A set of simple examples showing the use of Thrust algorithms using both raw and wrapped pointers.
The examples are organized in two folders:
- old: these examples use
cudaMalloc
andcudaMemcpy
(pre-CUDA 6) - new: these examples use Unified Memory with
cudaMallocManaged
(CUDA 6 or newer)
NOTE: using Thrust with managed memory requires the latest development version Thrust v1.8, available from https://github.com/thrust/thrust (the CUDA Toolkit only provides Thrust v1.7).

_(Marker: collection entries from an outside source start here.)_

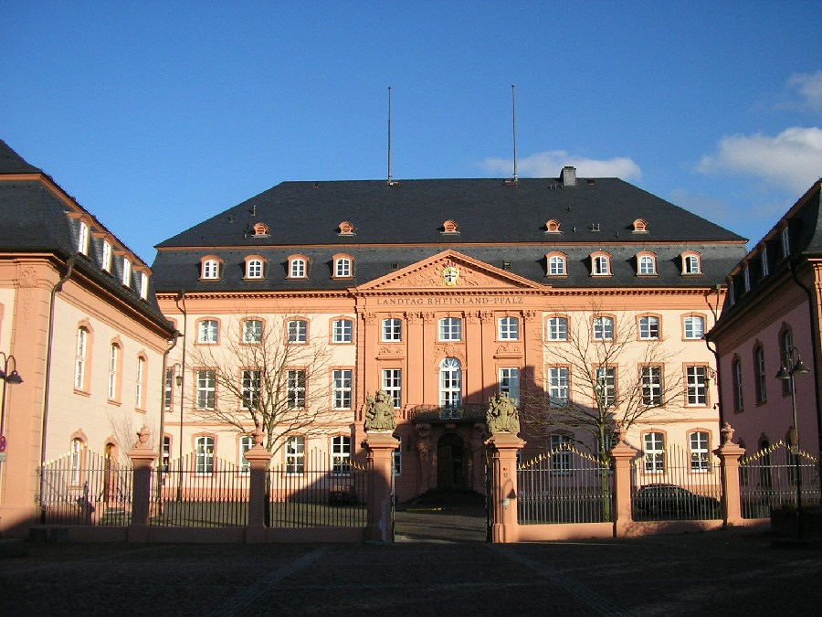 Deutschhaus Mainz (heute Landtagsgebäude Rheinland-Pfalz).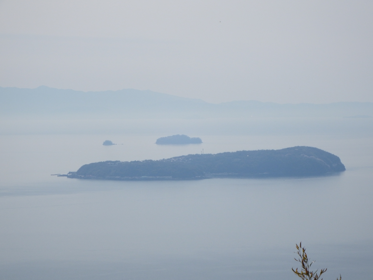 伊吹島を高屋神社本宮より臨む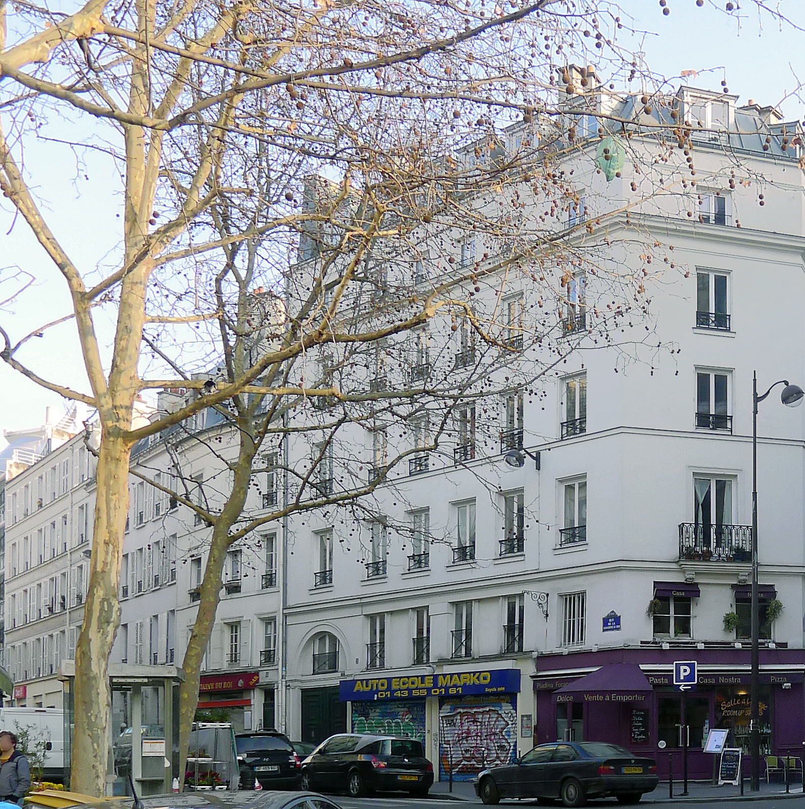 Rue de la Fontaine-au-Roi - Paris XI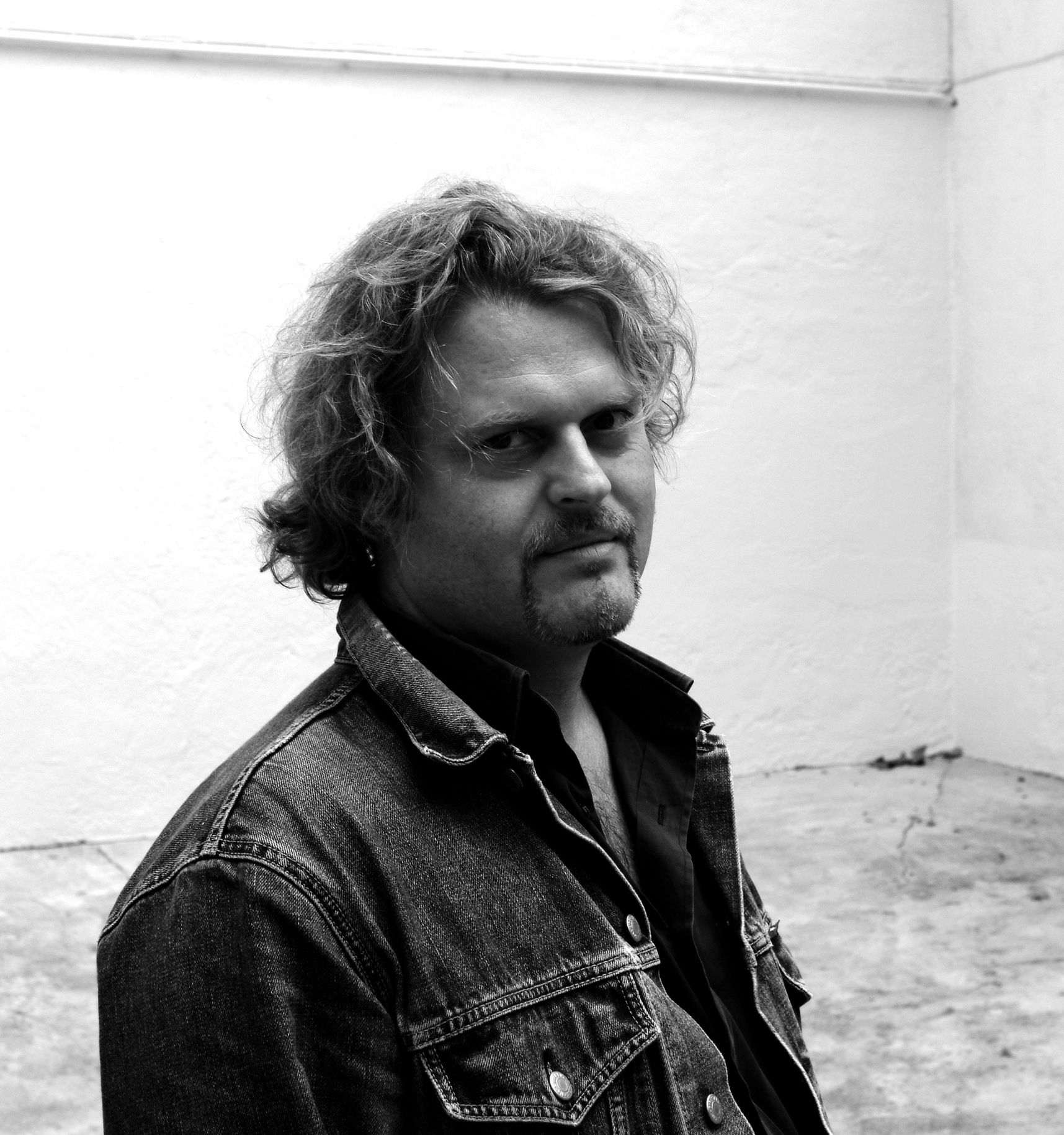 Stefan Wimmer

By default, Thrust relies on implicit algorithm dispatch, using tags associated with its vector containers. For example, the system tag for the iterators of thrust::device_vector
is thrust::cuda::tag
, so algorithms dispatched on such iterators will be parallelized in the CUDA system. This will not work with memory allocated through cudaMallocManaged
. To prevent the need to introduce new vectors or to wrap existing managed memory simply to use a parallel algorithm, Thrust algorithms can be invoked with an explicitly specified execution policy. This approach is illustrated in the example below, where the array mA could also be directly passed, as is, to a host function or a CUDA kernel.
#include <iostream>
#include <cmath>
#include <thrust/reduce.h>
#include <thrust/system/cuda/execution_policy.h>
#include <thrust/system/omp/execution_policy.h>
const int ARRAY_SIZE = 1000;
int main(int argc, char **argv) {
double* mA;
cudaMallocManaged(&mA, ARRAY_SIZE * sizeof(double));
thrust::sequence(mA, mA + ARRAY_SIZE, 1);
double maximumGPU = thrust::reduce(thrust::cuda::par, mA, mA + ARRAY_SIZE, 0.0,
thrust::maximum<double>());
cudaDeviceSynchronize();
double maximumCPU = thrust::reduce(thrust::omp::par, mA, mA + ARRAY_SIZE, 0.0,
thrust::maximum<double>());
std::cout << "GPU reduce: “
<< (std::fabs(maximumGPU ‐ ARRAY_SIZE) < 1e‐10 ? "Passed" : "Failed");
std::cout << "CPU reduce: “
<< (std::fabs(maximumCPU ‐ ARRAY_SIZE) < 1e‐10 ? "Passed" : "Failed");
cudaFree(mA);
return 0;
}
With this model, the programmer specifies only the Thrust backend of interest (how the algorithm should be parallelized), without being concerned about the system being able to dereference the iterators provided to the algorithm (where the data "lives"). This is consistent with the simpler programming and memory management enabled by Unified Memory.